LONDON (Reuters) - The Chancellor will try to reassure bankers on Thursday that he will protect their interests as London leaves the EU, with a major speech emphasising open trade and financial services industry relationships both with Europe and beyond.

Philip Hammond, the most pro-European of Prime Minister Theresa May's top ministers, will say he wants to see a liberalisation of cross-border financial services and for London to be the world's "undisputed gateway to financial markets", in excerpts released by his office.

"While some question the benefits of openness ... being open to the world - and being a global capital of finance - will continue to be (the) foundation of the UK's economic success," Hammond will tell financial leaders at the City of London's annual Mansion House dinner.

The event is one of the major set pieces of the year for both Hammond and Bank of England Governor Mark Carney, who will also speak. It comes a day after May won an important vote in parliament on her Brexit plans, facing down rebels within her ruling Conservative Party who favour closer ties with the EU.
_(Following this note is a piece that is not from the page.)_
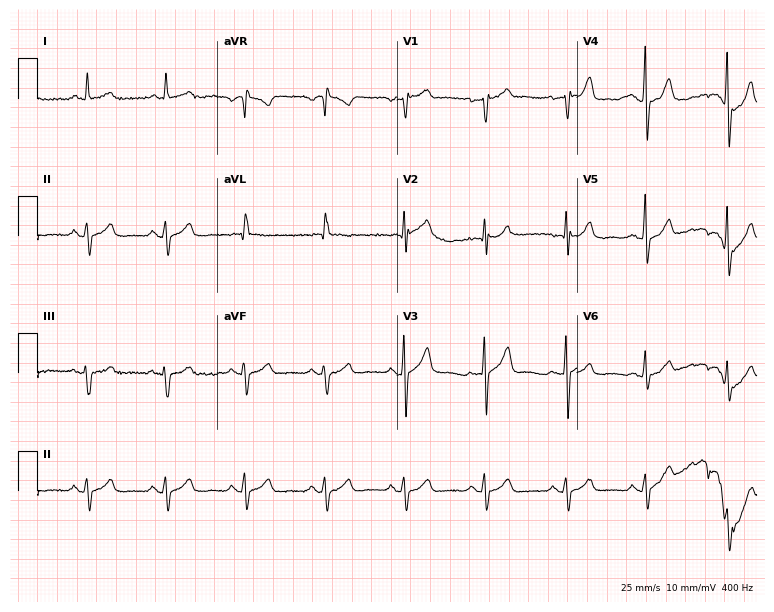
ECG (7.3-second recording at 400 Hz) — a 74-year-old male. Labelled as a normal ECG.

Although Hammond is seen as a sceptic of a hard break with the EU, the emphasis on global trade in the excerpts from his speech echoes a theme of more enthusiastic Brexit supporters among May's Conservatives, who say Britain can benefit from escaping the bloc to do trade deals with further-flung nations.

Hammond will say that after Brexit, he wants to strike fresh global financial partnerships, based on new free trade deals and existing dialogue with countries like China and India.

He will also reiterate that he wants the EU to discuss an ambitious future financial services relationship with Britain.

Progress on this key demand of Britain's financial sector has been slow. For months the government, financial regulators and major banks in Britain have backed a "mutual recognition" blueprint for two-way market access after Brexit. But facing scepticism from Brussels, financial executives told Reuters last week they no longer believe it is realistic.

In a speech before Hammond's, the Lord Mayor of the City of London, Charles Bowman, a figurehead for the financial services industry, plans to emphasise the industry's desire for streamlined immigration procedures and a comprehensive trade agreement with the EU that covers financial services.

"We welcomed the government's March announcement that there will be a transition period ... but even with this in place, there are significant risks, such as those around contract continuity and data flows, that must be addressed."